▸ Problem to solve
Omit the images, then print each record below exactly as it reads.

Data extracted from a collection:
◆ ◆ ◆ ◆ ◆ ◆ ◆

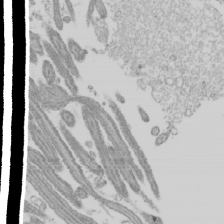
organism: Mouse
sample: Cilia; mouse epididymis
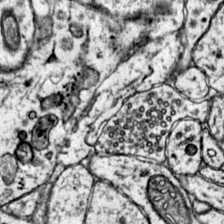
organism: Mouse
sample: Primary visual cortex
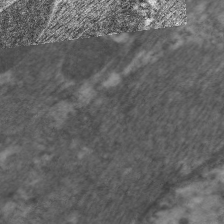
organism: C. elegans
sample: Pharynx
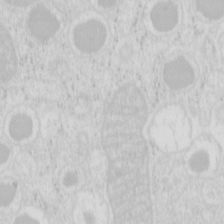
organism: Mouse
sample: Pancreas
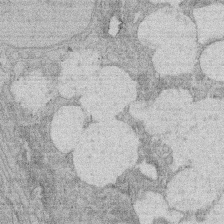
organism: Rat
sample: Salivary granule
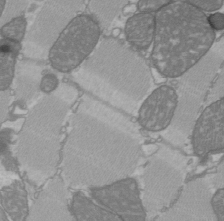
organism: C57BL Mouse
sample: Heart
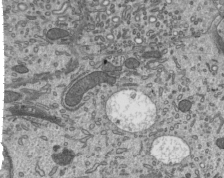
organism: Mouse
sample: Mouse epididymis efferent ductule cilia
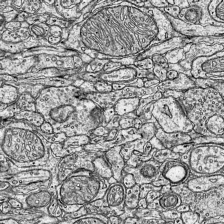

◆ ◆ ◆ ◆ ◆ ◆ ◆

▸ Exercise result
organism: Mouse
sample: Cilia; mouse epididymis
organism: Mouse
sample: Primary visual cortex
organism: C. elegans
sample: Pharynx
organism: Mouse
sample: Pancreas
organism: Rat
sample: Salivary granule
organism: C57BL Mouse
sample: Heart
organism: Mouse
sample: Mouse epididymis efferent ductule cilia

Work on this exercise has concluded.